Air is one of the most effective ways to isolate and transport materials. Air is an ideal separation and transportation medium for any number of materials due to fluid dynamics and gravity laws. Consider a dandelion's seed head: all it takes is a light breeze to disperse the seed and create the next generation, much to the chagrin of lawn lovers everywhere. Air has been used to isolate materials of various densities since ancient times. Winnowing is the age-old practice of throwing the grain into the air and letting the wind distinguish the lighter chaff from the heavier grain.
Air separation has been used in some way or another since prehistory and continues to be used today. Many companies use air separation and air conveyance systems equipment for sorting, separation, and processing because of their ability to distinguish materials based on their weight or density.
The basic concepts guiding this method are now being used to isolate and express materials in MRFs more frequently. Air separation and pneumatic conveyance can help to increase separation effectiveness, automate processes, improve material quality, and create a healthier, safer working environment. Air separation devices and systems from unrelated industries have been updated and optimized for use in the MRF set by equipment manufacturers.
As a result, equipment and systems for air separation and pneumatic conveying have been explicitly designed for use in MRFs to distinguish lighter from heavier materials. Reduced workforce for hand sorting, increased sorting system capability, reduced equipment wear and tore associated with conventional mechanical separating systems. Reduced staff exposure to airborne pollutants is just a few of the advantages of these systems.
Let's look at a few of these systems to see how they function and why they're becoming increasingly common in the recycling industry.

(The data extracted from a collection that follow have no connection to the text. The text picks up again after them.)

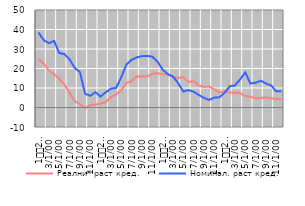
| Category | Реални* раст кред. | Номинал. раст кред. |
|---|---|---|
| 1
2009. | 24.971 | 38.434 |
| 2 | 22.527 | 34.499 |
| 3 | 18.975 | 32.953 |
| 4 | 17.157 | 34.161 |
| 5 | 14.745 | 27.918 |
| 6 | 11.805 | 27.403 |
| 7 | 7.496 | 24.646 |
| 8 | 3.243 | 20.261 |
| 9 | 1.655 | 18.17 |
| 10 | -0.331 | 7.08 |
| 11 | 1.319 | 5.983 |
| 12 | 1.443 | 7.836 |
| 1
2010. | 2.002 | 5.626 |
| 2 | 2.806 | 7.796 |
| 3 | 5.321 | 9.674 |
| 4 | 6.719 | 10.046 |
| 5 | 8.845 | 15.496 |
| 6 | 12.692 | 22.044 |
| 7 | 13.555 | 24.414 |
| 8 | 15.914 | 25.72 |
| 9 | 15.949 | 26.33 |
| 10 | 15.955 | 26.467 |
| 11 | 17.247 | 26.058 |
| 12 | 17.569 | 23.568 |
| 1
2011. | 17.067 | 19.491 |
| 2 | 17.037 | 17.078 |
| 3 | 15.895 | 15.921 |
| 4 | 15.085 | 12.529 |
| 5 | 15.631 | 8.217 |
| 6 | 13.081 | 8.949 |
| 7 | 13.533 | 8.103 |
| 8 | 11.206 | 6.448 |
| 9 | 10.604 | 4.927 |
| 10 | 10.773 | 3.903 |
| 11 | 9.325 | 5.091 |
| 12 | 7.737 | 5.245 |
| 1
2012. | 8.298 | 7.55 |
| 2 | 7.661 | 10.867 |
| 3 | 7.578 | 11.26 |
| 4 | 7.372 | 14.416 |
| 5 | 5.872 | 17.997 |
| 6 | 5.513 | 12.307 |
| 7 | 4.735 | 12.694 |
| 8 | 4.823 | 13.752 |
| 9 | 5.156 | 12.307 |
| 10 | 4.7 | 11.342 |
| 11 | 4.389 | 8.282 |
| 12 | 4.157 | 8.383 |
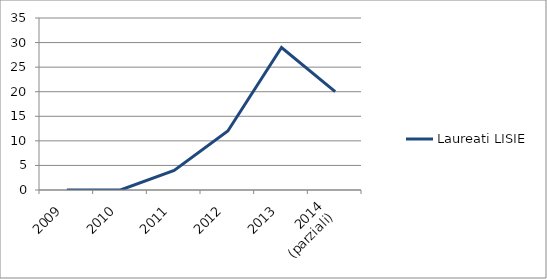
| Category | Laureati LISIE |
|---|---|
| 2009 | 0 |
| 2010 | 0 |
| 2011 | 4 |
| 2012 | 12 |
| 2013 | 29 |
| 2014
(parziali) | 20 |
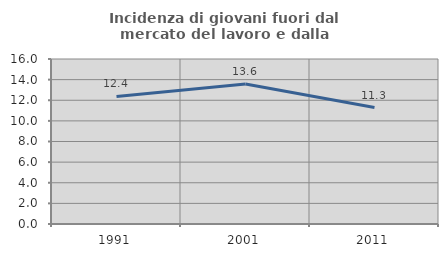
| Category | Incidenza di giovani fuori dal mercato del lavoro e dalla formazione  |
|---|---|
| 1991.0 | 12.373 |
| 2001.0 | 13.576 |
| 2011.0 | 11.288 |
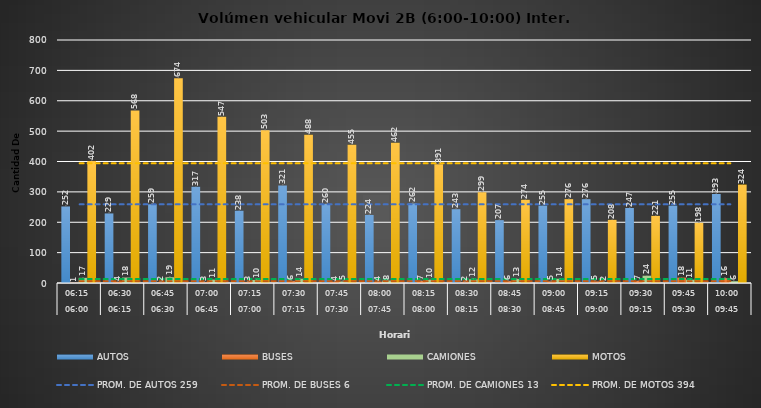
| Category | AUTOS | BUSES | CAMIONES | MOTOS |
|---|---|---|---|---|
| 0 | 252 | 1 | 17 | 402 |
| 1 | 229 | 4 | 18 | 568 |
| 2 | 259 | 2 | 19 | 674 |
| 3 | 317 | 3 | 11 | 547 |
| 4 | 238 | 3 | 10 | 503 |
| 5 | 321 | 6 | 14 | 488 |
| 6 | 260 | 4 | 5 | 455 |
| 7 | 224 | 4 | 8 | 462 |
| 8 | 262 | 7 | 10 | 391 |
| 9 | 243 | 2 | 12 | 299 |
| 10 | 207 | 6 | 13 | 274 |
| 11 | 255 | 5 | 14 | 276 |
| 12 | 276 | 5 | 2 | 208 |
| 13 | 247 | 7 | 24 | 221 |
| 14 | 255 | 18 | 11 | 198 |
| 15 | 293 | 16 | 6 | 324 |
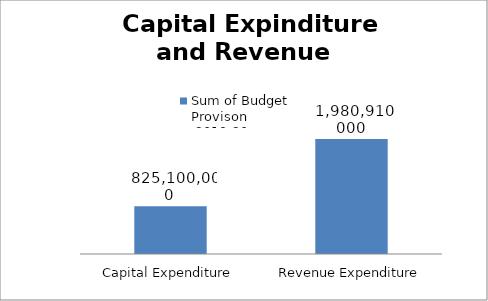
| Category | Sum of Budget 
Provison   
 2019-20 |
|---|---|
| Capital Expenditure | 825100000 |
| Revenue Expenditure | 1980910000 |
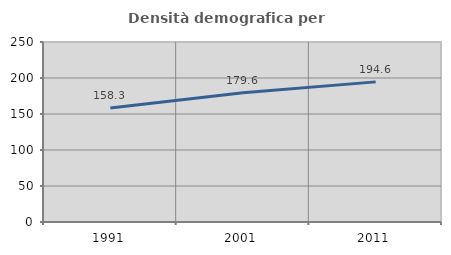
| Category | Densità demografica |
|---|---|
| 1991.0 | 158.343 |
| 2001.0 | 179.592 |
| 2011.0 | 194.613 |
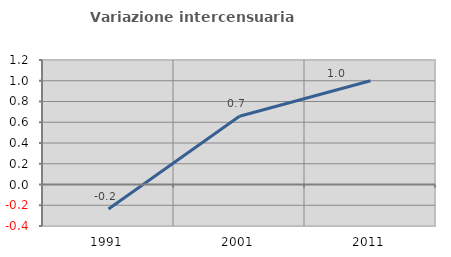
| Category | Variazione intercensuaria annua |
|---|---|
| 1991.0 | -0.237 |
| 2001.0 | 0.658 |
| 2011.0 | 1 |
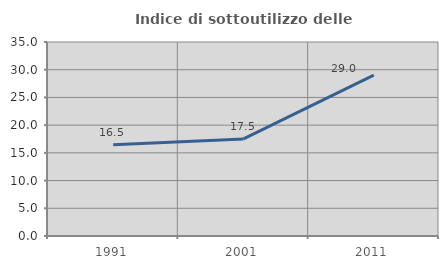
| Category | Indice di sottoutilizzo delle abitazioni  |
|---|---|
| 1991.0 | 16.46 |
| 2001.0 | 17.522 |
| 2011.0 | 29.009 |
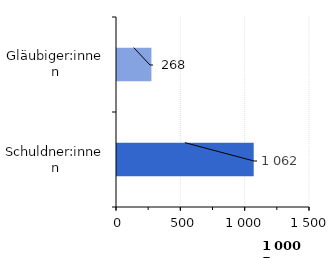
| Category | Series 0 |
|---|---|
| Gläubiger:innen | 267.672 |
| Schuldner:innen | 1062.466 |
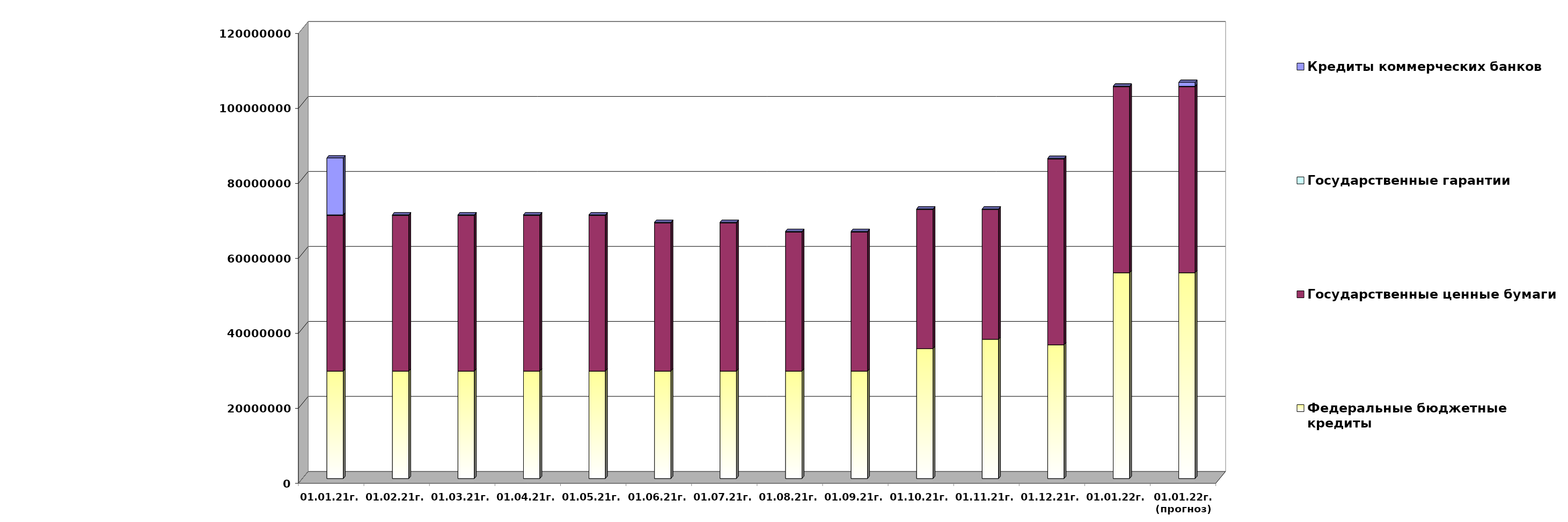
| Category | Федеральные бюджетные кредиты | Государственные ценные бумаги  | Государственные гарантии | Кредиты коммерческих банков |
|---|---|---|---|---|
| 01.01.21г. | 28654967.463 | 41500000 | 184738.25 | 15190000 |
| 01.02.21г. | 28654967.463 | 41500000 | 182966.25 | 0 |
| 01.03.21г. | 28654967.463 | 41500000 | 182966.25 | 0 |
| 01.04.21г. | 28654967.463 | 41500000 | 182966.25 | 0 |
| 01.05.21г. | 28654967.463 | 41500000 | 174735.46 | 0 |
| 01.06.21г. | 28654967.463 | 39500000 | 174735.46 | 0 |
| 01.07.21г. | 28654967.463 | 39500000 | 174735.46 | 0 |
| 01.08.21г. | 28654967.463 | 37100000 | 158212.22 | 0 |
| 01.09.21г. | 28654967.463 | 37100000 | 158212.22 | 0 |
| 01.10.21г. | 34649676.663 | 37100000 | 158212.22 | 0 |
| 01.11.21г. | 37149676.663 | 34600000 | 141570.67 | 0 |
| 01.12.21г. | 35662617.913 | 49600000 | 141570.67 | 0 |
| 01.01.22г. | 54900618.713 | 49600000 | 141570.67 | 0 |
| 01.01.22г.
(прогноз) | 54900618.7 | 49600000 | 141570.7 | 1029418.4 |

Air separation systems are used to distinguish between two types of materials based on their density and aerodynamic properties. They're often used to separate and catch material from the conveyance air stream, which is then processed or disposed of. In both cases, the target material is influenced to travel in the desired direction using the concept of terminal velocity.
In fluid mechanics, terminal velocity is defined as "the velocity with which a body moves relative to a fluid when the resultant force acting on it (due to friction, gravity, and other factors) is zero," according to the sixth edition of the McGraw-Hill Dictionary of Scientific & Technical Terms. The fluid in air separation systems with elutriation is air with a specific density, and the forces are gravity and the pressure exerted by a flowing air stream, which is measured in cubic feet per minute, or CFM. You can overcome gravity over a certain distance by varying the pressure of a focused stream of air and achieve the optimal separation of materials of various densities by varying the pressure of a focused stream of air.
This concept is used in optical sorting equipment to distinguish between different containers, such as metal cans and plastic bottles, using a burst of compressed air. A glass cleanup device is another popular application. This is a secondary method in which broken glass is dropped into a stream of upward-moving air at a high enough velocity to eliminate light fraction materials, including paper and plastic labels, resulting in less pollution and higher product value.
We are now seeing a more advanced airwash system that can automatically isolate materials of different densities in two, three, or four phases. Although the separation efficiency isn't quite 100% and usually necessitates some manual sorting of the products, the result is a more productive and effective way to distinguish large quantities of light fraction materials from waste. With China's Operation Green Fence program, which allows cleaner recyclable bales with fewer pollutants, this is even more essential today.